I've had an access to a computer with a programming environment when I was
growing up, which was not a common thing in the early 90's Ukraine. Of course,
I only used it to play games when I was a kid, but even that was an advantage:
liking to use computers and software makes you want to write your own at some
point. That machine was under-specced to run many games, so one had to be a
bit creative (from fiddling with CONFIG.SYS back in DOS days to running UT
with 2MB of video memory, it was fun at times).
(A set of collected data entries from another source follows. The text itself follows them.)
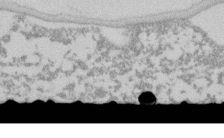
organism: C. elegans
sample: C. elegans embryo early stage
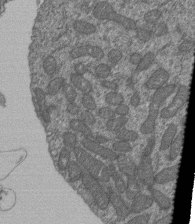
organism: Human
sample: Retinal organoid Rod and Cone cells
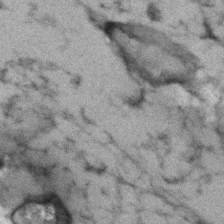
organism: Human
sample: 1205lu cells
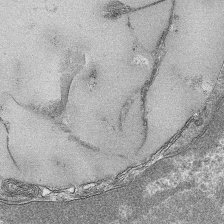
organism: Mouse
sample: Mouse hepatocytes
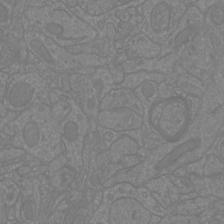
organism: Mouse
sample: Cortical neurons
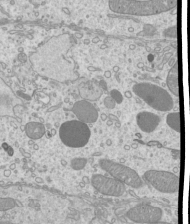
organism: Mouse
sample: Cilia; mouse epididymis
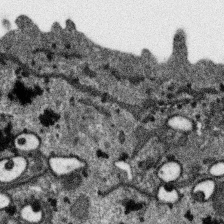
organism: Human
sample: Lung epithelial cells infected with SARS-CoV-2
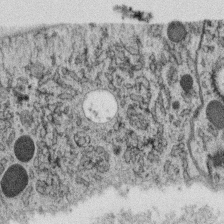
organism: C. elegans
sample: C. elegans oocyte; sperm cells
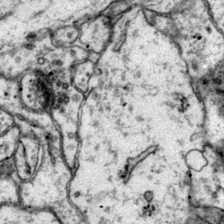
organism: Mouse
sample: Primary visual cortex
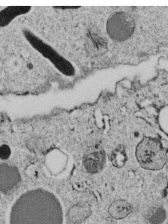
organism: C. elegans
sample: C. elegans embryo early stage
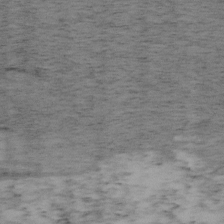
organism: Mouse
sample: OT-I killer T cells with ID8 ovarian cancer cells
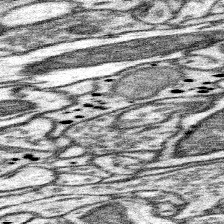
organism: Mouse
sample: Somatosensory cortex neuropil
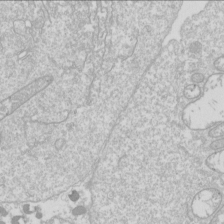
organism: Drosophila
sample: Cell division; meiosis; drosophila spermatocytes
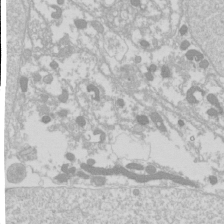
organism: Drosophila
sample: Cell division; meiosis; drosophila spermatocytes
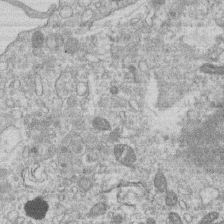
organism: Human
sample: Macrophage cells
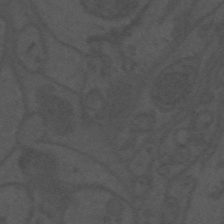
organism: Mouse
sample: Suprachiasmatic nucleus
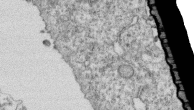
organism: Human
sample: HeLa cell HIV synapse
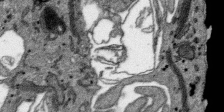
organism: Human
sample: Lung epithelial cells, uninfected (mock) control
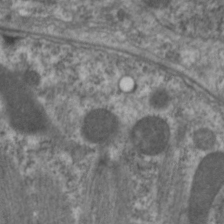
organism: C. elegans
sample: Pharynx
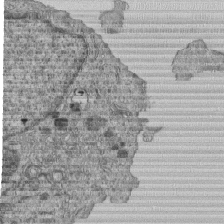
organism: Human
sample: MDA-MB-231 cells
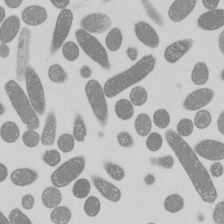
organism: E. coli
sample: Bacterial nucleoid
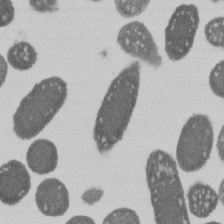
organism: E. coli
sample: Bacterial nucleoid
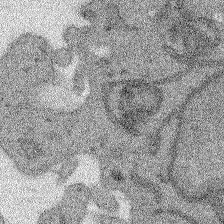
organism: Human
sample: HeLa cells
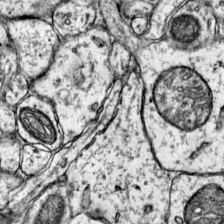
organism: Mouse
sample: Primary visual cortex
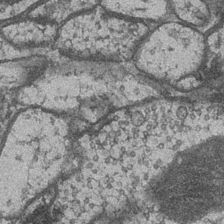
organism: Drosophila
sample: Optic medulla
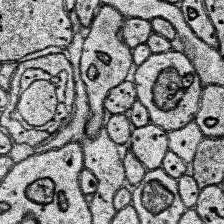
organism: Human
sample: Temporal Lobe
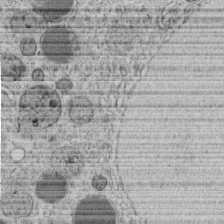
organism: C. elegans
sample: C. elegans embryo early stage
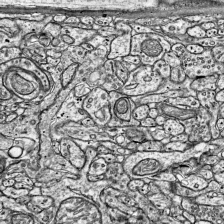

And when I did want to play with programming, moving on from scripting in
Excel, I already had the tools to play with and a mental image of what
programming looks like in general.

On a different note, I love cooking and try to avoid eating out unless it's
for a reason (socializing, experiencing food I haven't had before, etc). And
that is something I got from my father, who cooks a lot - even though I never
cooked while I was living with my parents. But that's the part of the culture
that I inherited from him anyway.

Would I be programming if my mother weren't a programmer? Quite likely, as
many of my peers did (I went to grad school for mathematics and haven't
abandoned the academic world completely). But perhaps I wouldn't have it as a
hobby.

On the other hand, my parents didn't travel when I was a kid, so I didn't have
a knack for traveling until I grew up. It wasn't that I disliked it, it just
wasn't on my radar of interests.

The take-away for me is the following: it's important for kids to see other
people - in particular, their parents - do things, and have an option to play
and participate. Even if they don't, the effect stays for a long time. If you
are a parent - do things. Travel. Learn a different language. Paint. Make
music. And if your work is fun, bring it home and bring your kids to work. As
the article indicates, all of that expands their palette of things to try, and
makes entry into some activity easier.

The kids that didn't follow in their parents' footsteps probably got something
- culture, work ethic, philosophy - if not skills or education - that affected
their occupation.

I didn't inherit a business or any connections from my parents. But I still
have that Hayes Optima 33.6 voice modem that I used to uppload an app I wrote
to Freeware.ru back when programs weren't called apps yet.

------
madengr
So what if both parents have the same job; engineers in our case?